Simpson-Bowles also relies on leaving in place many of the changes to Medicare enacted under the Affordable Care Act, including the reallocation of the now notorious $716 billion.  It also revisits the issue of a public option and proposes giving more power to the Independent Payment Advisory Board, an entity invoked by Mitt Romney and Paul Ryan in an attempt to re-conjure the specter of death panels.
The Center on Budget and Policy Priorities released a report at the beginning of October that re-evaluates the Simpson-Bowles proposal under current baseline policies. The report points out that approximately 70 percent of the $2.9 trillion in proposed cuts have already been enacted as a part of a series of compromises related to last year’s debt ceiling fight. 
The threat of sequestration, a process of enacting automatic spending cuts amounting to $1.2 trillion, half from defense and half from domestic programs, mandated by the Budget Control Act of 2011 also looms if Congress fails to come up with another way of holding spending to previously mandated levels.
Changes to Social Security
The recommended modifications to Social Security are not included in the plan’s deficit reduction calculations. Co-chairs Simpson and Bowles were clear in stating that Social Security is a separate issue from the federal deficit.  Social Security operates independently from the federal budget by law and cannot legally add to or take away from operating revenues for the federal government.
Simpson-Bowles proposes sweeping changes to Social Security that are unlikely to win the support of many Democrats. It recommends raising the retirement age over time to 69 and the early retirement age to 64. It suggests changing the way cost of living adjustments are calculated. Supporters of Social Security claim this would create a 6 percent decrease in benefits over 20 years. It also indexes Social Security benefits to income, resulting in phased-in cuts of around 17 percent for those who have earned an average $43,000 per year and up to 36 percent for those who have earned an average of $107,000 per year.  
The plan does suggest raising the cap on payroll tax contributions from its current level of $100,000 to around $180,000.  Studies have shown that eliminating the cap entirely would secure Social Security’s solvency indefinitely without the need for any benefit cuts. 
Both Governor Romney and Congressman Ryan have pointed to a compromise crafted by former President Reagan, House Speaker Tip O’Neill and Alan Greenspan in 1983, when Social Security actually did run out of money, as a model for moving forward. However, the agreement relied heavily on increased revenues to return the program to solvency.

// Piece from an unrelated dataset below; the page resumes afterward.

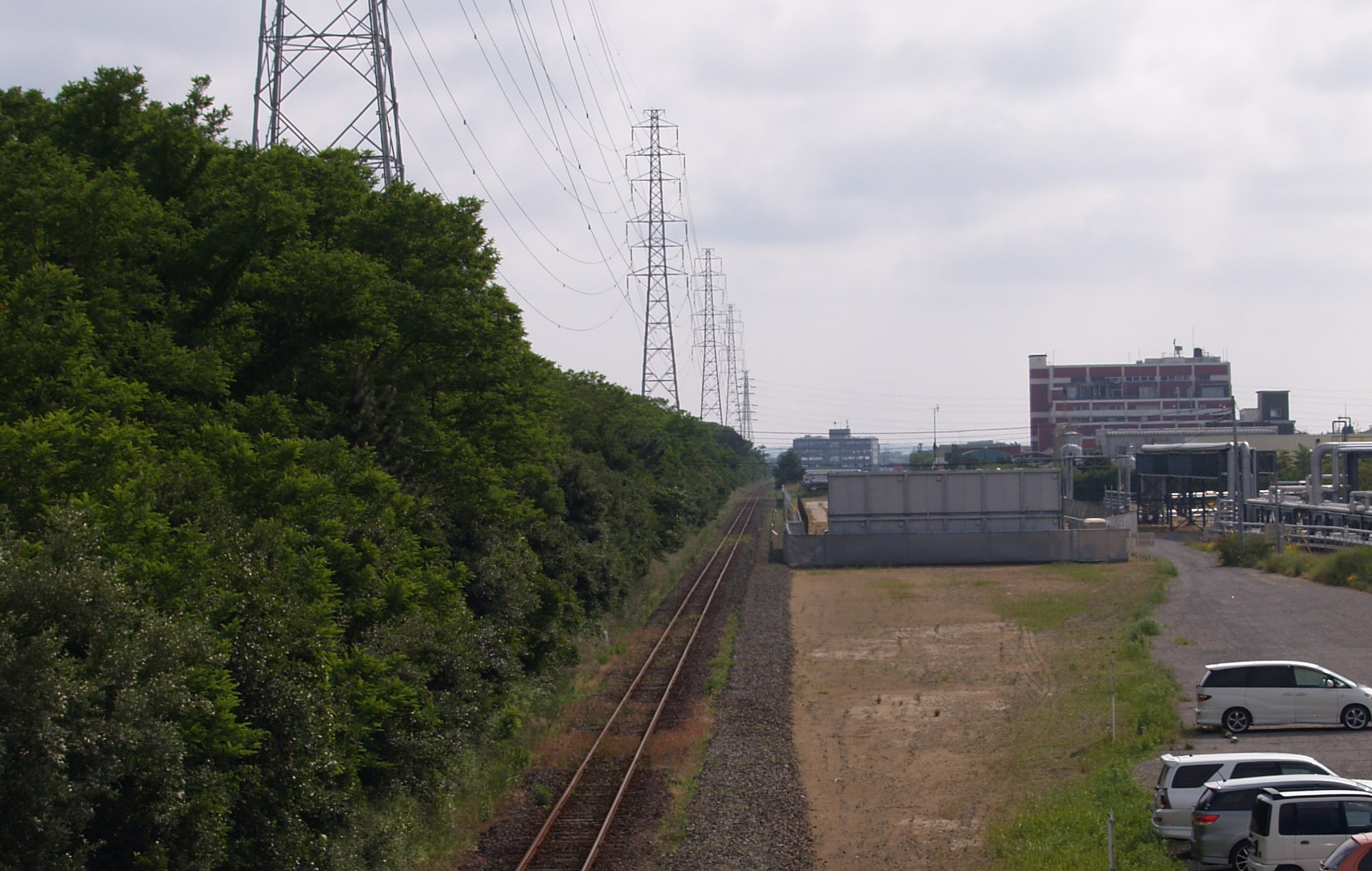 鹿島臨海鉄道ja:知手駅付近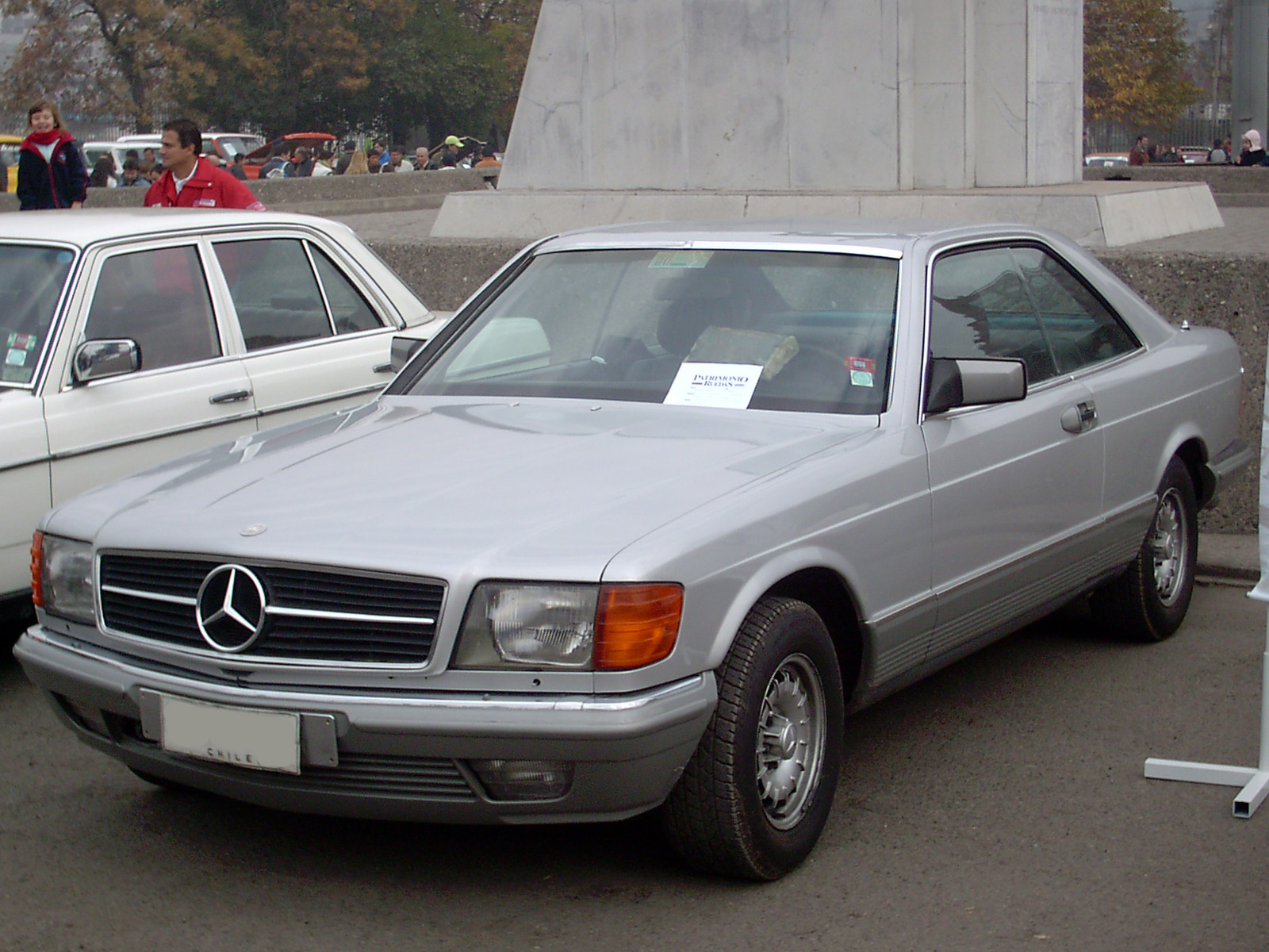 Mercedes Benz 500 SEC 1983

The Greenspan Commission crafted a deal in which middle-income individuals would over pay into the system for several decades, running up the surplus Social Security still enjoys today. FICA (payroll tax) rates were raised, a regressive burden which fell almost entirely on the middle class. In return, once the surplus was no longer enough to cover current retirees, middle-income earners would under pay for a time with the shortfall being covered by higher taxes on wealthier earners. 
The middle class has fulfilled its promise of over paying, but the second part of the deal has never been executed. Simpson-Bowles does nothing to address that issue.
Whether tackling lower tax rates for wealthy individuals, suggesting spending cuts or proposing changes to Medicare and Social Security, Simpson-Bowles gets little bipartisan support for its individual recommendations. Yet it continues to be hailed as the shining light at the end of the deficit tunnel. Beltway pundits will likely continue to try to convince the rest of the country that it actually wants what Simpson-Bowles is selling. Whether Congress will be able to act on any of the recommendations – popular or unpopular – remains to be seen.